Facebook makes Foursquare irrelevant
Facebook, the world’s largest social network and platform was seen as lagging behind Geo Location earlier this year. Everyone’s favourite geo location darling was Foursquare who had a great idea. But that was it; all Foursquare had was a great idea. Foursquare has been unable to adapt and improve considerably since its launch. The idea of mayorships and points got stale quickly and the only thing that could have people sticking around is the idea of rewards. Unfortunately with slow approval times for businesses (some like Wild Peeta had it in a week, I had to wait 3-4 weeks) the service wasn’t quick enough and this definitely could have a thorn in its growth path. Some local businesses in the UAE did get specials onto Foursquare but that took a while too. This is a luxury Foursquare cannot afford since that is its main selling point. Even the newly international app SCVNGR (which I am super excited about) has challenges, treks and rewards going for which are a lot of fun, but faces stiff competition. Facebook however has the entire social element going to keep its huge user base busy while they roll our Places worldwide. In the mean time Facebook went ahead and launched Deals which added real utility to the location element. Facebook wins, even if it is in a few weeks/months of from today and Foursquare starts to become irrelevant.
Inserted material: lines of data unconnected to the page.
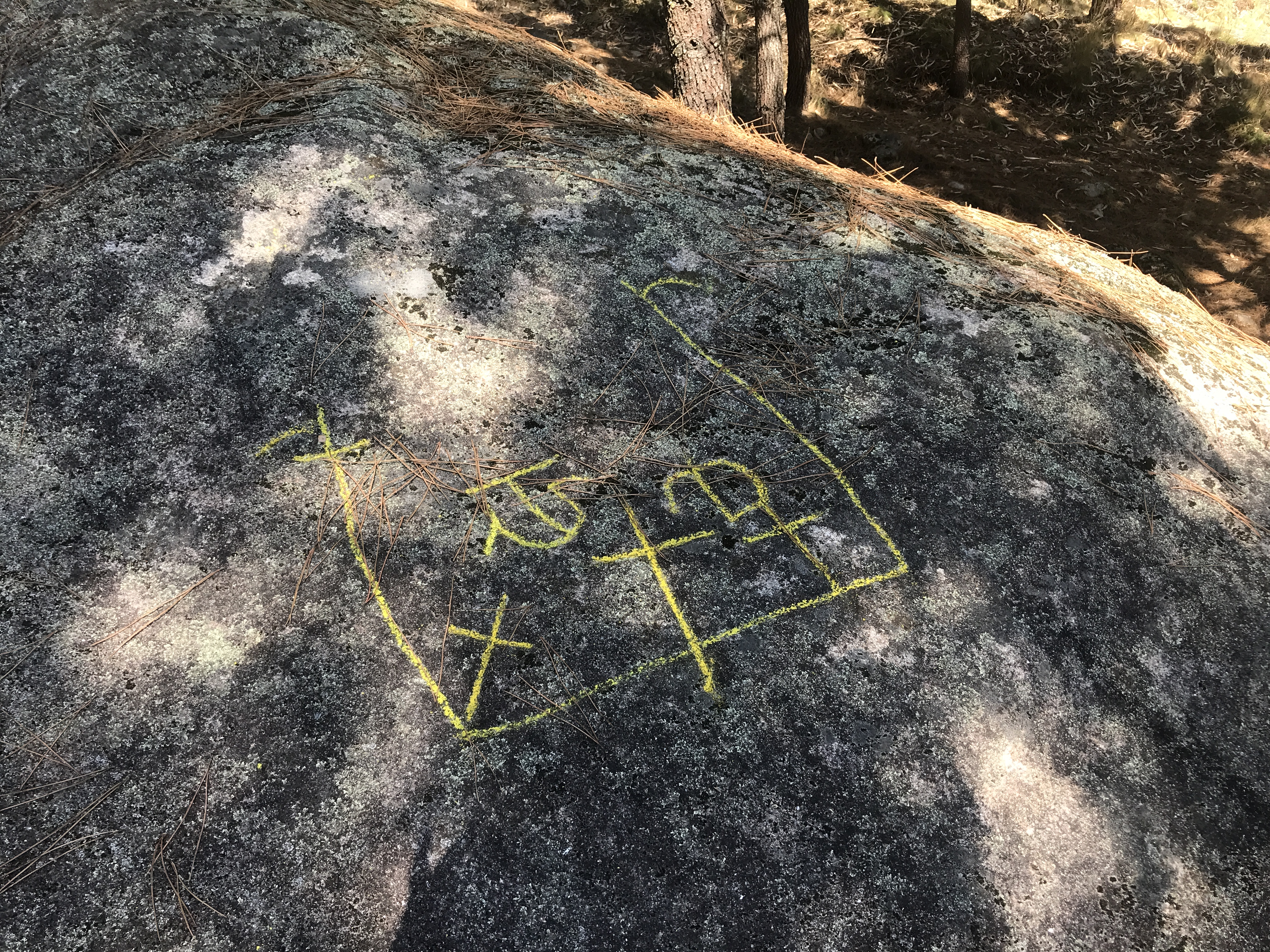 Los petroglifos de Borna están localizados en una roca plana en la ladera del Monte Faro en Borna, en la parroquia de San Pedro de Domaio. También conocido con el nombre del petroglifo de los barcos porque sus motivos recuerdan a embarcaciones, aparecen representadas gran número de cruces, identificadas como figuras esquemáticas de seres humanos combinadas con motivos circulares. Martín Almagro Gorbea, prestigioso arqueólogo catalán, analizó este petroglifo en su estudio sobre las representaciones de barcos en el arte rupestre de la Península Ibérica, describiéndolo como un “conjunto formado por una dársena en forma de U. […] En sus extremos, aparecen representadas dos señales diferentes; a la derecha está dibujado un espolón y un segmento perpendicular al dique, mientras que en el dique izquierdo finaliza con un solo espolón. Dentro de la dársena se aprecia la representación de tres pantalanes y de dos embarcaciones. A la derecha del puerto representaron tres embarcaciones, las dos primeras parecen del mismo tipo y la tercera tendría mástil”. Su cronología es problemática ya que hay grabados que podrían ser adscritos a la Edad del Bronce, Edad Media, Edad Moderna y Contemporánea.
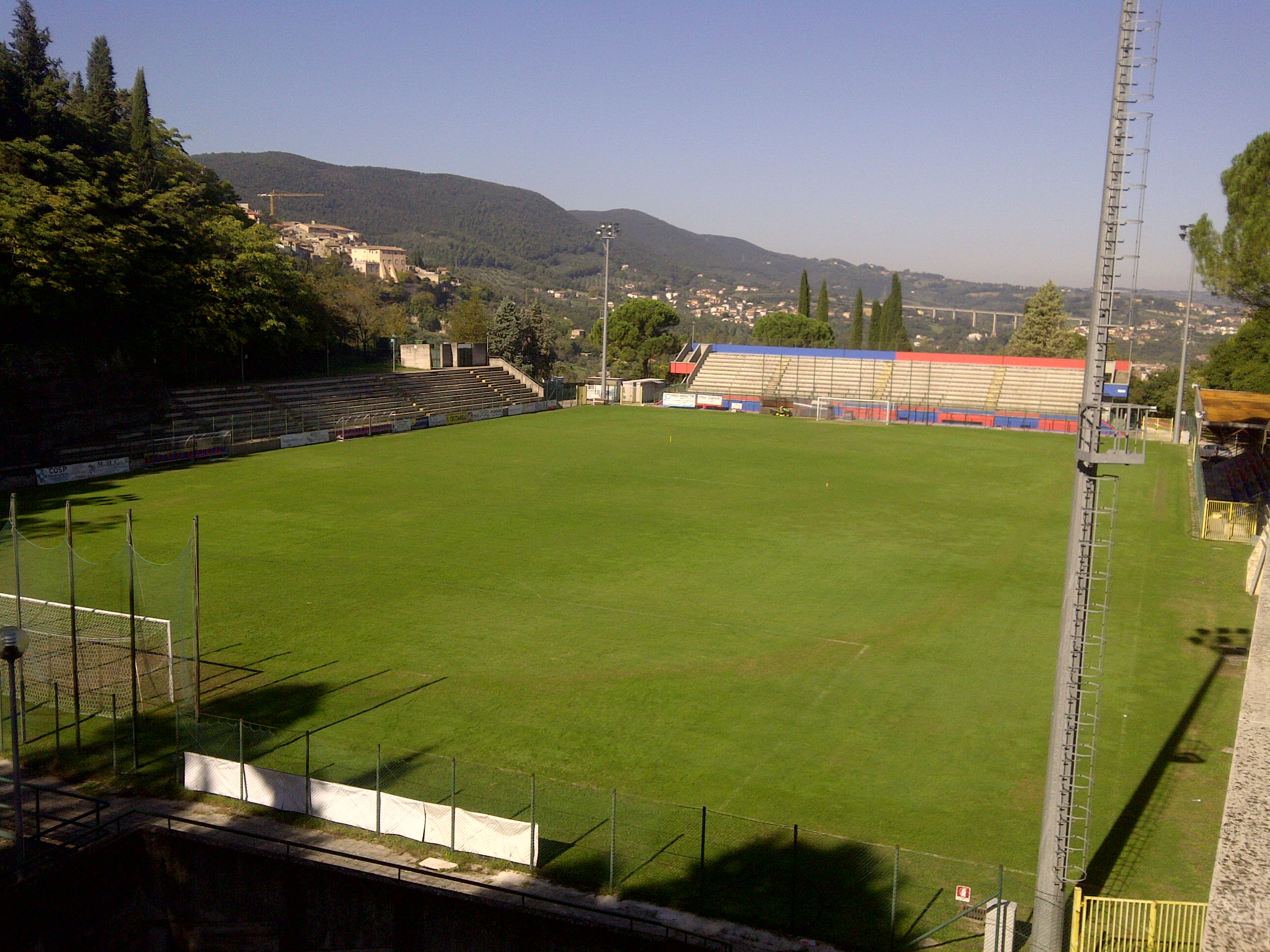 Lo Stadio S.Girolamo di Narni visto dalla Curva Sud
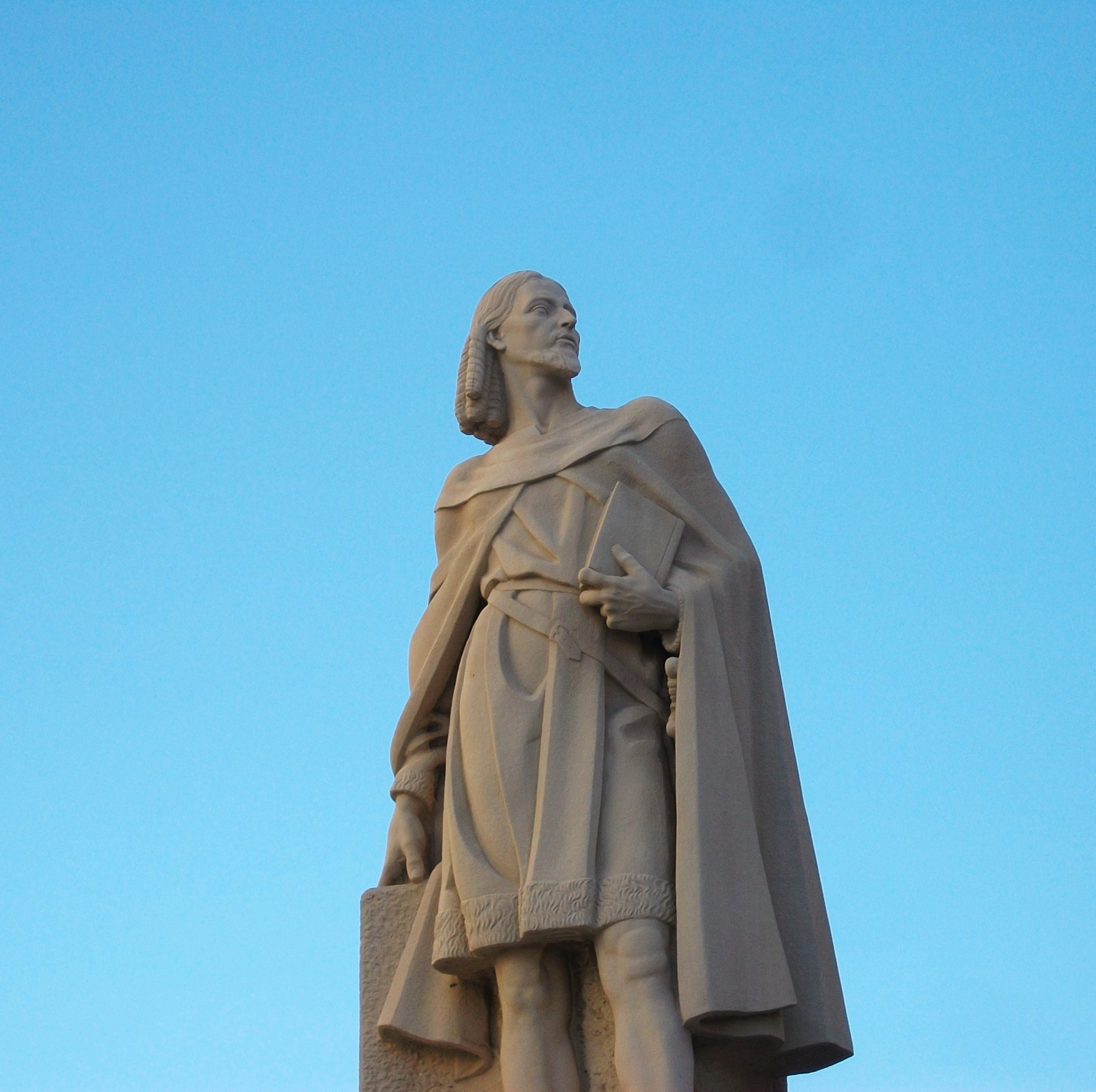 Estàtua d'Ausiàs March a Gandia.
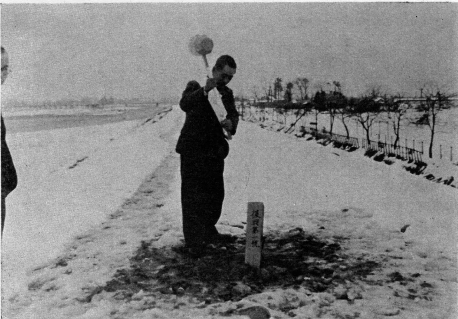 富山県知事の復興事業起工式における杭打ち
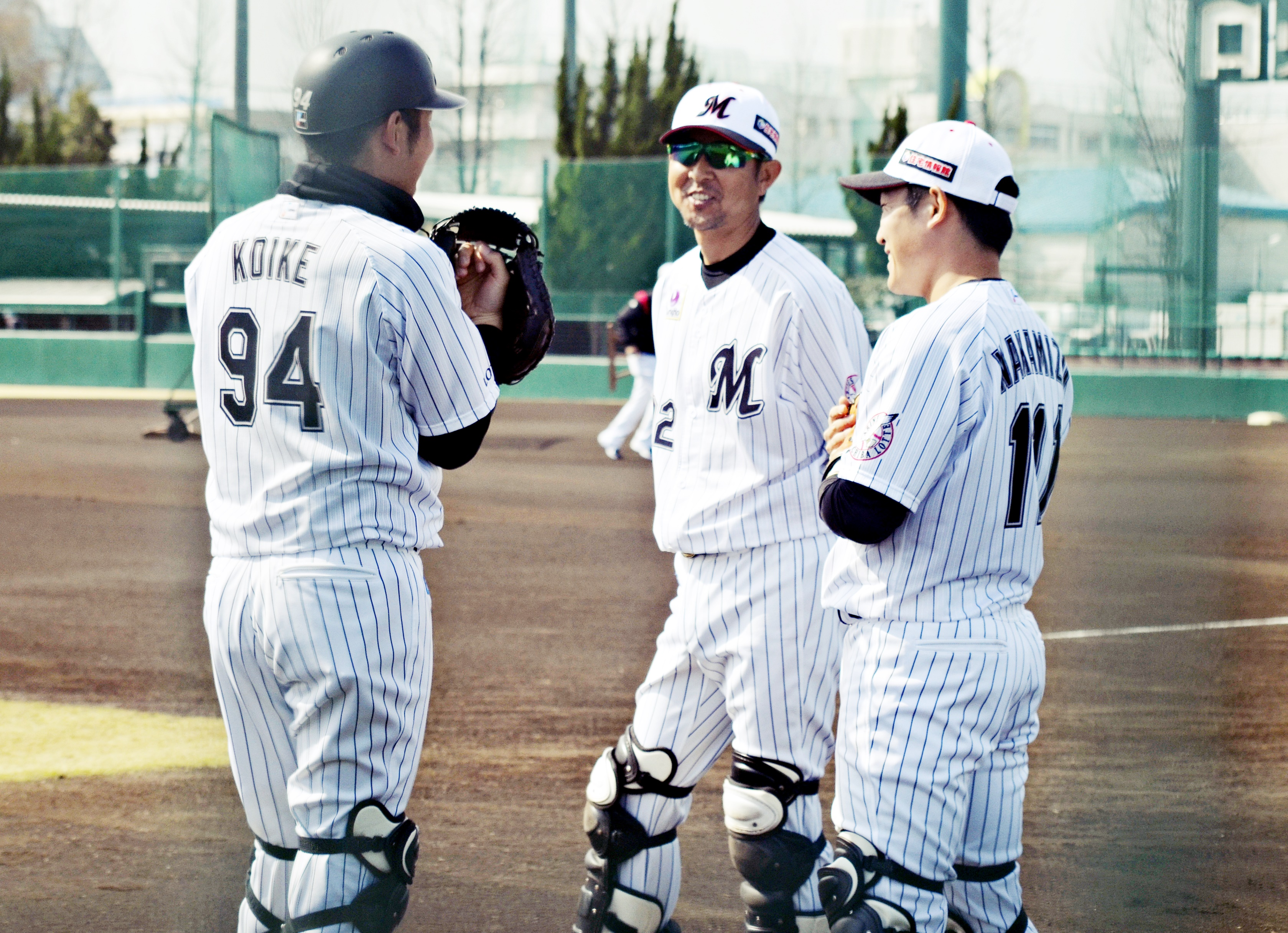 千葉ロッテマリーンズの小池翔大さん、柳沼強さん、中溝雄也さん
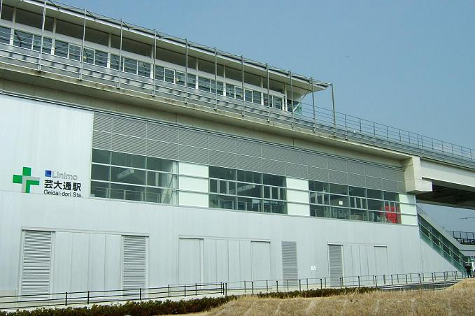 愛知県愛知郡長久手町大字岩作に所在する東部丘陵線（リニモ）の芸大通駅。
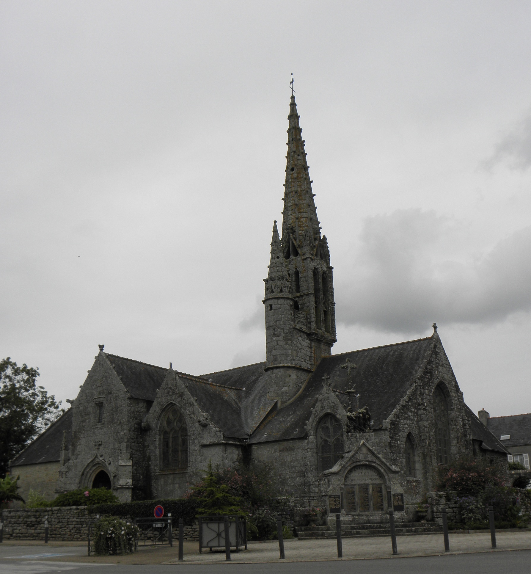 Chevet et façade sud de l'église Saint-Cuffan de Pluguffan (29). .
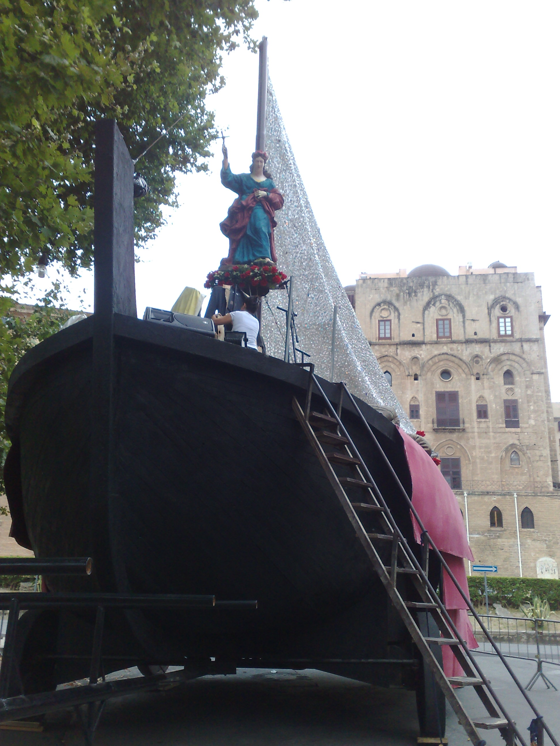 Festino di Santa Rosalia a Palermo, carro principale "della città". Sullo sfondo, la torre Pisana del Palazzo reale
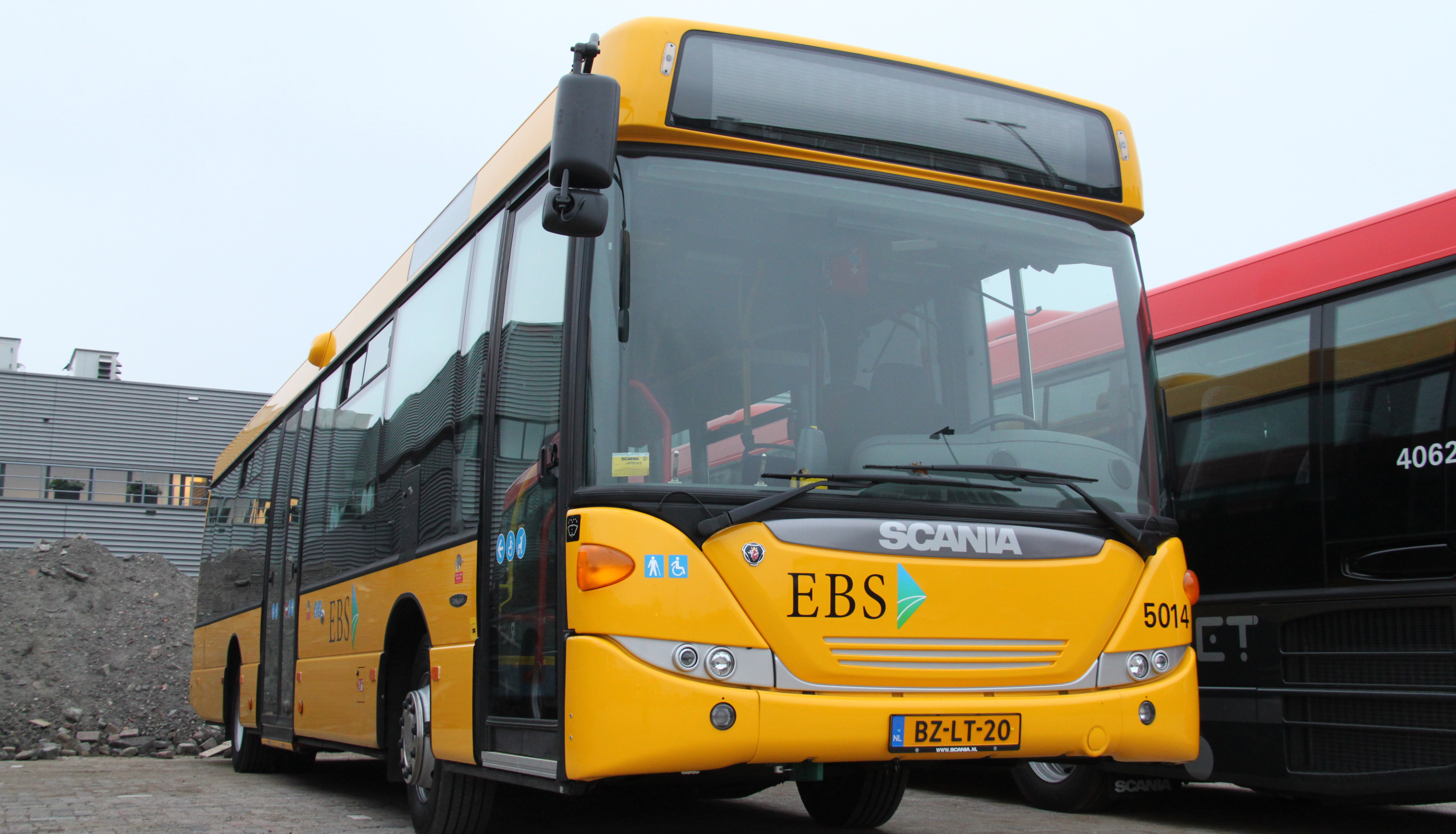 Een Scania Omnilink van Egged Bus Systems; het vervoerbedrijf dat per december 2011 het openbaar vervoer verzorgt in het concessiegebied Waterland in de Provincie Noord-Holland in opdracht van de Stadsregio Amsterdam. De getoonde bus is een Scania Omnilink.
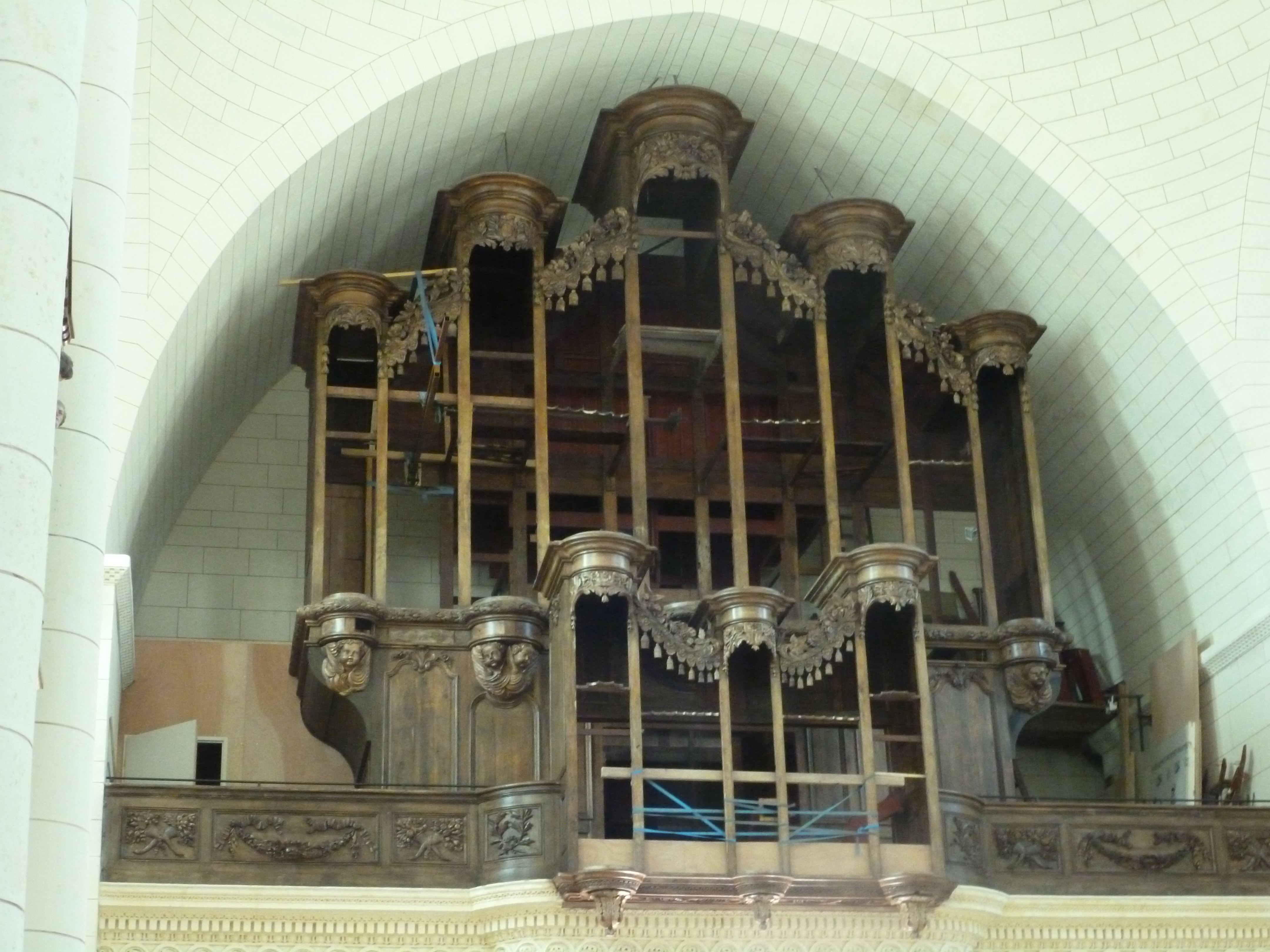 Orgue de tribune dépourvu de ses tuyaux. Cathédrale d’Angoulême (Charente, Poitou-Charentes, France).
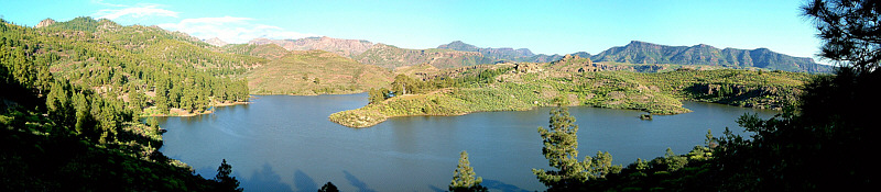 Bildbeschreibung: Gran Canaria, Stausee Presa de las Niñas // Presa Cueva de las Niñas, Tejeda (Gran Canaria) Quelle: selbst fotografiert Fotograf/Zeichner: --Eckhard Jakob 13:52, 16. Jan 2006 (CET) Datum: 01.02.2006 andere Versionen: hohe Auflösung auf Anfrage

Facebook wins by solving the Geo Networking fragmentation
By opening up access to the Read, Write and Search API to all applications, Facebook has essentially turned most Geo Networking applications into clients that use the Facebook Places service, assuming this is what they do and they would be stupid not to. You can now check in to Foursquare, tag your Facebook friends on it and your friend on Gowalla can see where you checked in. Of course Facebook wins and they do it by bringing the Geo Networking fragmentation at one locus point; Facebook Places.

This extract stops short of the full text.